Estrogen may offer protection in females through switching off the Wnt/b-catenin signaling pathway to reducing nuclear translocation of b-catenin (by promoting its localisation at adherens junctions) with its transcription factor TCF-4  and suppressing the activation of proliferative genes such as JUN, K-ras, CTNNB1 and  P35. Estrogen can also reduce the potential for activation of Wnt signaling by reducing the expression of the WNT receptor FZD1. Moreover estrogen by inactivating Wnt/b-catenin can also synergise with APC to negatively regulate canonical Wnt signaling and counteract cell proliferation, invasion and EMT by promoting epithelial differentiation, apoptosis and suppress tumor progression. If some b-catenin:TCF-4 does escape into the nucleus, APC could further antagonize Wnt signaling by interacting with and counteracting β-catenin in the nucleus. Estrogen also has anti-inflammatory actions and chronic inflammation can be a precursor of CRC. Estrogen reducing the activation of pro-inflammatory cytokines IL-1. IL-2, IL-6, IL-8, monocyte chemoattractant protein-1 (MCP-1),  as well as suppressing inflammatory transcription factor NFkB and inhibiting tumour Necrosis Factor-α (TNF-α). Moreover, estrogen activates anti-inflammatory IL-4, IL-1, and prevents monocyte and neutrophil invasion.
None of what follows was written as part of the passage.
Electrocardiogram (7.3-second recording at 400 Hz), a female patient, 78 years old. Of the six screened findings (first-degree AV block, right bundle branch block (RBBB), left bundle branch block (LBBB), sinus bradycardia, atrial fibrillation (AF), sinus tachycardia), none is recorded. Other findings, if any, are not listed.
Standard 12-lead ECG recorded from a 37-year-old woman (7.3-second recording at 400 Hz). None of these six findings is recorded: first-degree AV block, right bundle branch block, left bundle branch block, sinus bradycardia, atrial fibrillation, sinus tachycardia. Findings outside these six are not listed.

Estrogen also reinforces the immune system activating Interferon-γ (IFN-γ) which plays a key role in activation of cellular immunity and subsequently, stimulation of antitumor immune-response via helper T-cells and B-cells. In addition, the double XX chromosome also confers approx. 20% more immune genes to females such as the X-linked immune gene TLR7. Finally, estrogen iinhibition of HIF-1a and VEGF in normoxia confers a female advantage to suppress the initial transition stages from normal mucosa to adenoma.
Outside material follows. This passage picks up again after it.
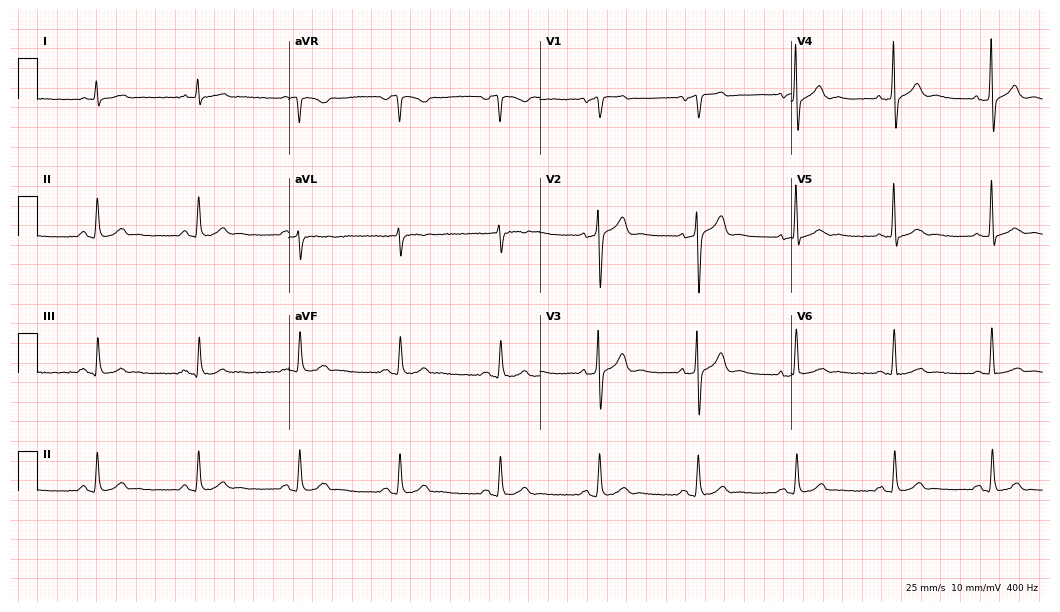
12-lead ECG from a 64-year-old male. No first-degree AV block, right bundle branch block (RBBB), left bundle branch block (LBBB), sinus bradycardia, atrial fibrillation (AF) or sinus tachycardia recorded for this tracing. Findings outside these six are not listed.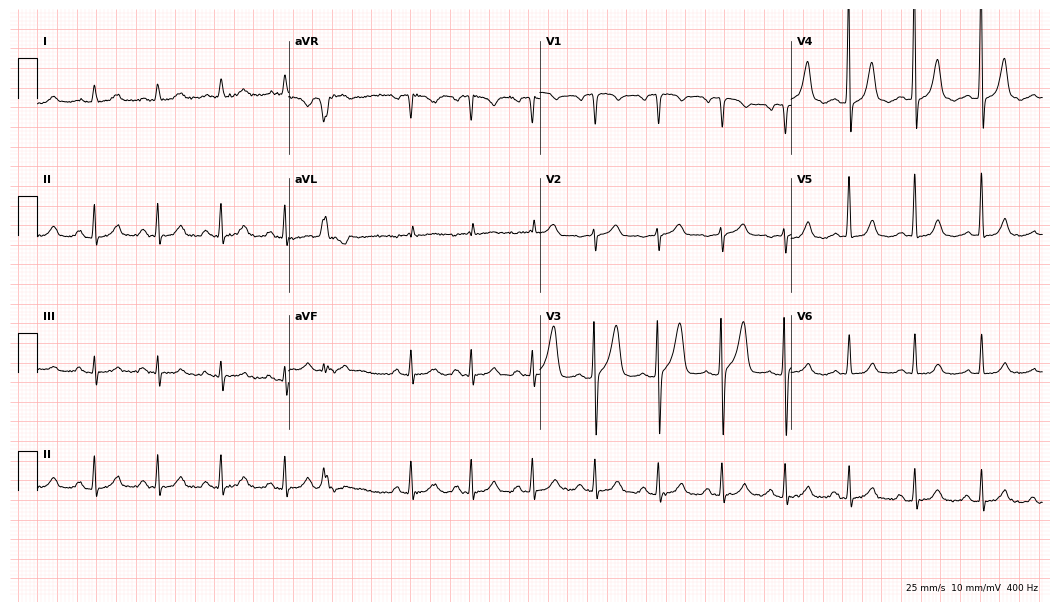
Electrocardiogram, an 80-year-old male patient. Overall reading on record: normal ECG.

In males, testosterone exerts pro-tumorigenic actions by stimulating the expression of proliferative genes and pro-inflammatory mediators which promote cell growth, cell survival,

Epithelial mesenchymal transition and cell invasiveness. Moreover, it is unlikely that estrogen can promote anti-tumorigenic actions in males due to the low circulating estrogen levels and reduced estrogen receptor expression.  Estradiol produces a negative feedback  inhibition of  luteinizing hormone secretion from the pituitary and subsequently testosterone release and thus further lowering the production of estrogen via aromatase activity in the adrenals and adipose tissue. Therefore, contrary to females, estrogen may confer little or  no protection against CRC in males [Cohen PG. Aromatase, adiposity, aging and disease. The hypogonadal-metabolic-atherogenic-disease and aging connection. Med Hypotheses. 2001;56(6):702–708. doi: 10.1054/mehy.2000.1169].

Please provide a clear representative figure of the difference in sex in colon cancer under the influence of estrogen signals.

Authors Reply:

A representative figure of the sex differences in colon cancer under the influence of estrogen was provided in the Graphical Abstract. To help the reviewer and readers, we have generated an additional figure (Figure 5) showing in schematic form the various estrogen (and testosterone)  cell signals between males and females which affect patient survival in CRC.

Also, line 628 mentions figure 5 which seems to be missing from the manuscript. 

Authors Reply:

Figure 5 is now included in the revised manuscript.